When you’re ready to see Arro’s shortlist, you just hit the blue “Find” button and the app returns a top result and five others. The data the app uses to determine its recommendations comes from crunching the reviews left at over 6,000 online stores, where shoppers detail a product’s various strengths and weaknesses. While reviewing your results, you can view photos, read snippets to linked to the full review on the source’s website, view ratings, favorite items, or click a link to be redirected to an online store to buy the item (e.g. Amazon) which opens up directly within the app.

If you’re still a bit unsure, you can tap the “Ask Friend” option instead, which allows you to reach out via Facebook (on iOS6), Twitter or email.

As noted above, there are a lot of services out there in this general space, including search, recommendation and comparison engines like Google’s, Wize, ShopSavvy, RedLaser (from eBay), Amazon’s Price Check app, and more. But Arro’s closest competitors include Decide.com, Find the Best and Sortable.

Arro argues that its narrower focus on product reviews written by owners is the advantage here, but that’s not necessarily true. Decide, for example, uses product reviews in combination with expert advice to make similar recommendations, and it was built by former Farecast engineers who have repurposed those “price dropping” algorithms to not just tell you the what to buy, but also when. That’s very helpful. Sortable, meanwhile, provides a handy service in that one of its better features is the ability to pit two products next to each other, to compare them side-by-side. Find the Best also taps expert advice, and has a broader focus than just products, extending into areas like health, travel, cars, and more. It’s fair to say that each of these competitors has a viable niche, actually.

What Arro does have going for it is that the app is really well-designed. It’s attractive, simple and straightforward, and very easy to use. Though I might not have always agreed with its number one recommendation, when testing with products I owned, I often found the one I purchased in the top five.

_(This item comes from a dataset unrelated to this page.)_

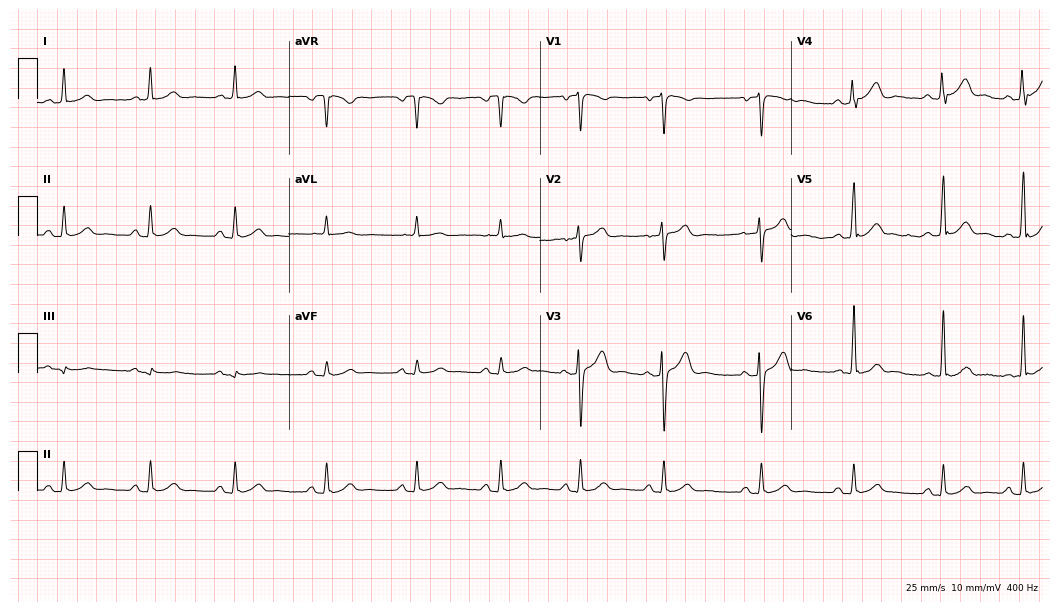
Resting 12-lead electrocardiogram. Patient: a male, 46 years old. Read as a normal ECG.
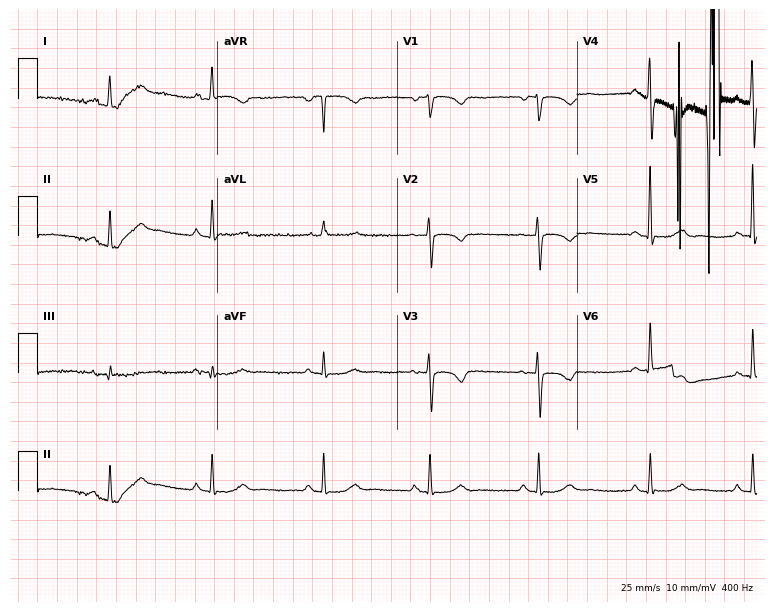
Standard 12-lead ECG recorded from a female, 67 years old. Read as a normal ECG.

At the very least, it seemed to be a useful way to get some quick recommendations on categories where you might have otherwise struggled to even know where to begin.

On Monday, Arro will release an update to its app which introduces a “get this, not that feature,” which will allow you to tell it the product you’re considering buying, and it will tell you whether it’s a go or not. And if not, it will make alternative suggestions, based on the product you were considering.

The Palo Alto-based company has a bit of seed funding, which includes investment from Scott Crosby, co-founder of Urchin, now COO at Euclid. Other investors detailed here on AngelList include Kai Huang (RedOctane co-founder), Nick Mehta (CEO at LiveOffice), and more.